* Records to use:
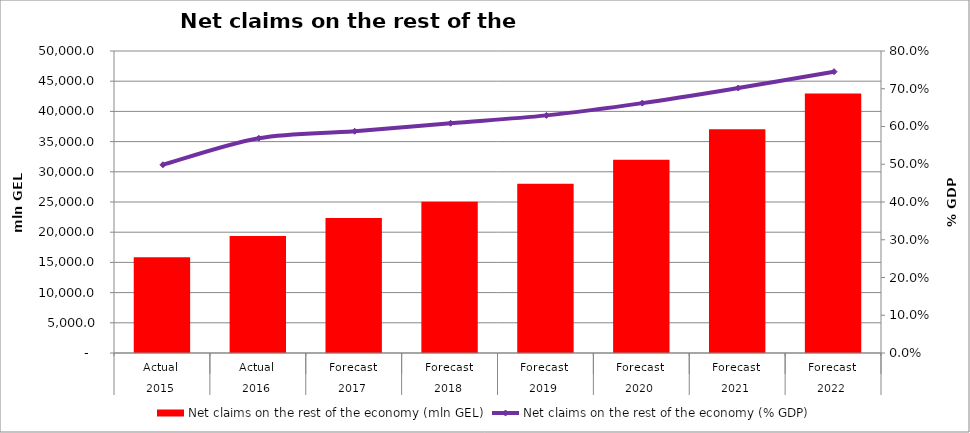
| Category | Net claims on the rest of the economy (mln GEL) |
|---|---|
| 0 | 15832.596 |
| 1 | 19360.489 |
| 2 | 22352.321 |
| 3 | 25043.45 |
| 4 | 28009.79 |
| 5 | 32007.46 |
| 6 | 37057.3 |
| 7 | 42954.89 |
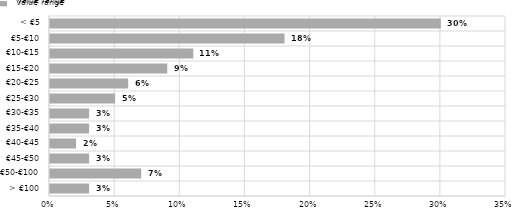
| Category | Value range |
|---|---|
| > €100 | 0.03 |
| €50-€100 | 0.07 |
| €45-€50 | 0.03 |
| €40-€45 | 0.02 |
| €35-€40 | 0.03 |
| €30-€35 | 0.03 |
| €25-€30 | 0.05 |
| €20-€25 | 0.06 |
| €15-€20 | 0.09 |
| €10-€15 | 0.11 |
| €5-€10 | 0.18 |
| < €5 | 0.3 |
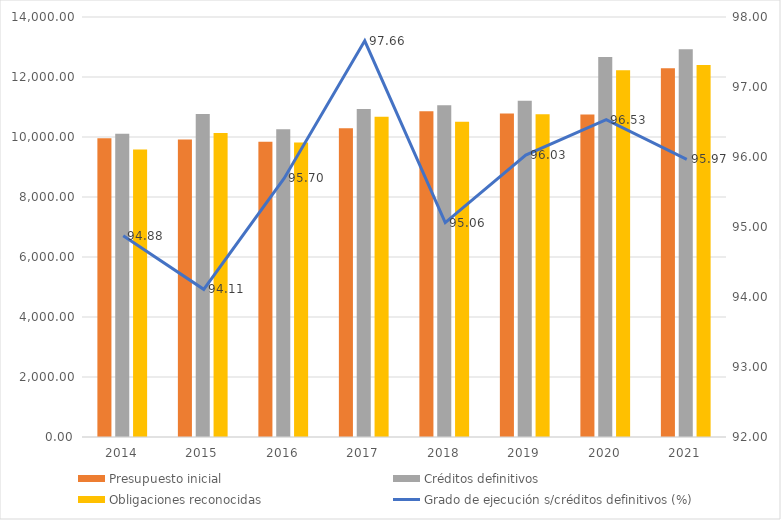
| Category | Presupuesto inicial | Créditos definitivos | Obligaciones reconocidas |
|---|---|---|---|
| 2014.0 | 9957.791 | 10105.328 | 9587.465 |
| 2015.0 | 9920.812 | 10763.44 | 10129.37 |
| 2016.0 | 9843.699 | 10256.08 | 9814.755 |
| 2017.0 | 10293.186 | 10933.955 | 10678.117 |
| 2018.0 | 10859.22 | 11055.9 | 10509.97 |
| 2019.0 | 10784.98 | 11204.58 | 10759.35 |
| 2020.0 | 10752.61 | 12666.41 | 12227.32 |
| 2021.0 | 12291.44 | 12922.55 | 12401.24 |
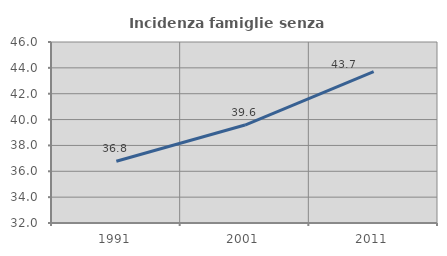
| Category | Incidenza famiglie senza nuclei |
|---|---|
| 1991.0 | 36.774 |
| 2001.0 | 39.576 |
| 2011.0 | 43.7 |
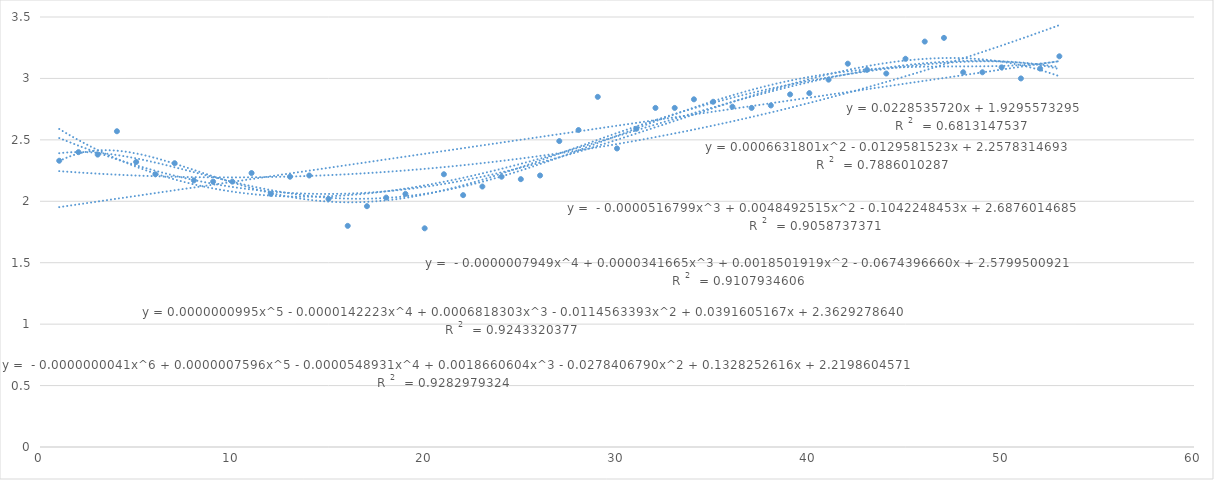
| Category | Series 0 |
|---|---|
| 1.0 | 2.33 |
| 2.0 | 2.4 |
| 3.0 | 2.38 |
| 4.0 | 2.57 |
| 5.0 | 2.32 |
| 6.0 | 2.22 |
| 7.0 | 2.31 |
| 8.0 | 2.17 |
| 9.0 | 2.16 |
| 10.0 | 2.16 |
| 11.0 | 2.23 |
| 12.0 | 2.06 |
| 13.0 | 2.2 |
| 14.0 | 2.21 |
| 15.0 | 2.02 |
| 16.0 | 1.8 |
| 17.0 | 1.96 |
| 18.0 | 2.03 |
| 19.0 | 2.06 |
| 20.0 | 1.78 |
| 21.0 | 2.22 |
| 22.0 | 2.05 |
| 23.0 | 2.12 |
| 24.0 | 2.2 |
| 25.0 | 2.18 |
| 26.0 | 2.21 |
| 27.0 | 2.49 |
| 28.0 | 2.58 |
| 29.0 | 2.85 |
| 30.0 | 2.43 |
| 31.0 | 2.59 |
| 32.0 | 2.76 |
| 33.0 | 2.76 |
| 34.0 | 2.83 |
| 35.0 | 2.81 |
| 36.0 | 2.77 |
| 37.0 | 2.76 |
| 38.0 | 2.78 |
| 39.0 | 2.87 |
| 40.0 | 2.88 |
| 41.0 | 2.99 |
| 42.0 | 3.12 |
| 43.0 | 3.07 |
| 44.0 | 3.04 |
| 45.0 | 3.16 |
| 46.0 | 3.3 |
| 47.0 | 3.33 |
| 48.0 | 3.05 |
| 49.0 | 3.05 |
| 50.0 | 3.09 |
| 51.0 | 3 |
| 52.0 | 3.08 |
| 53.0 | 3.18 |
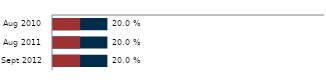
| Category | Global stunting | Severe stunting |
|---|---|---|
| 2010-08-01 | 0.2 | 0.1 |
| 2011-08-01 | 0.2 | 0.1 |
| 2012-09-01 | 0.2 | 0.1 |
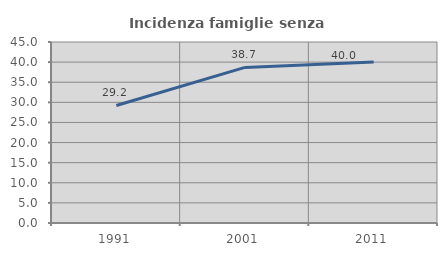
| Category | Incidenza famiglie senza nuclei |
|---|---|
| 1991.0 | 29.213 |
| 2001.0 | 38.69 |
| 2011.0 | 40 |
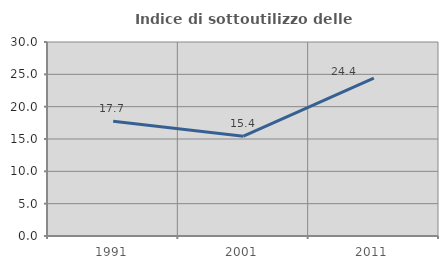
| Category | Indice di sottoutilizzo delle abitazioni  |
|---|---|
| 1991.0 | 17.743 |
| 2001.0 | 15.441 |
| 2011.0 | 24.411 |
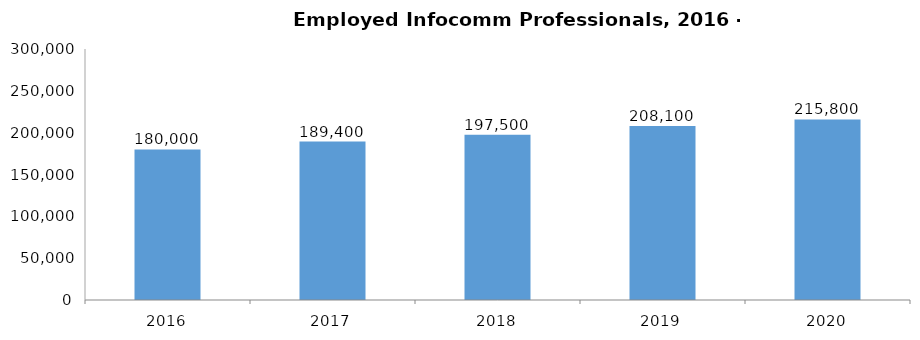
| Category | Employed Infocomm Professionals |
|---|---|
| 2016.0 | 180000 |
| 2017.0 | 189400 |
| 2018.0 | 197500 |
| 2019.0 | 208100 |
| 2020.0 | 215800 |
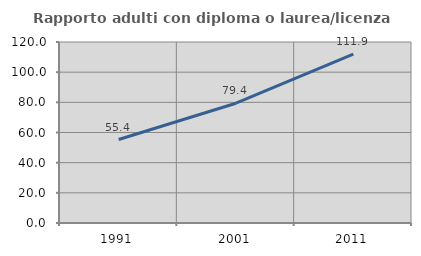
| Category | Rapporto adulti con diploma o laurea/licenza media  |
|---|---|
| 1991.0 | 55.357 |
| 2001.0 | 79.412 |
| 2011.0 | 111.94 |

* Exercise prompt: The answer is the lines above between the line holding "16.0 | 1.8 |" and the line holding "39.0 | 2.87 |", inclusive, each written out exactly, and no others.

* Solution to the problem:
| 16.0 | 1.8 |
| 17.0 | 1.96 |
| 18.0 | 2.03 |
| 19.0 | 2.06 |
| 20.0 | 1.78 |
| 21.0 | 2.22 |
| 22.0 | 2.05 |
| 23.0 | 2.12 |
| 24.0 | 2.2 |
| 25.0 | 2.18 |
| 26.0 | 2.21 |
| 27.0 | 2.49 |
| 28.0 | 2.58 |
| 29.0 | 2.85 |
| 30.0 | 2.43 |
| 31.0 | 2.59 |
| 32.0 | 2.76 |
| 33.0 | 2.76 |
| 34.0 | 2.83 |
| 35.0 | 2.81 |
| 36.0 | 2.77 |
| 37.0 | 2.76 |
| 38.0 | 2.78 |
| 39.0 | 2.87 |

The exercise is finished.